Start of Block

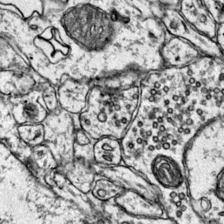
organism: Mouse
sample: Primary visual cortex
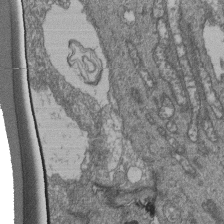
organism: Human
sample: Retinal organoid Rod and Cone cells
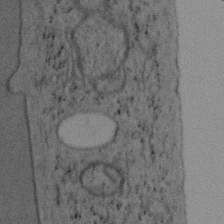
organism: Human
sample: HeLa cells
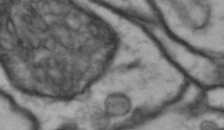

End of Block

Print all records verbatim, excluding pictures.

organism: Mouse
sample: Primary visual cortex
organism: Human
sample: Retinal organoid Rod and Cone cells
organism: Human
sample: HeLa cells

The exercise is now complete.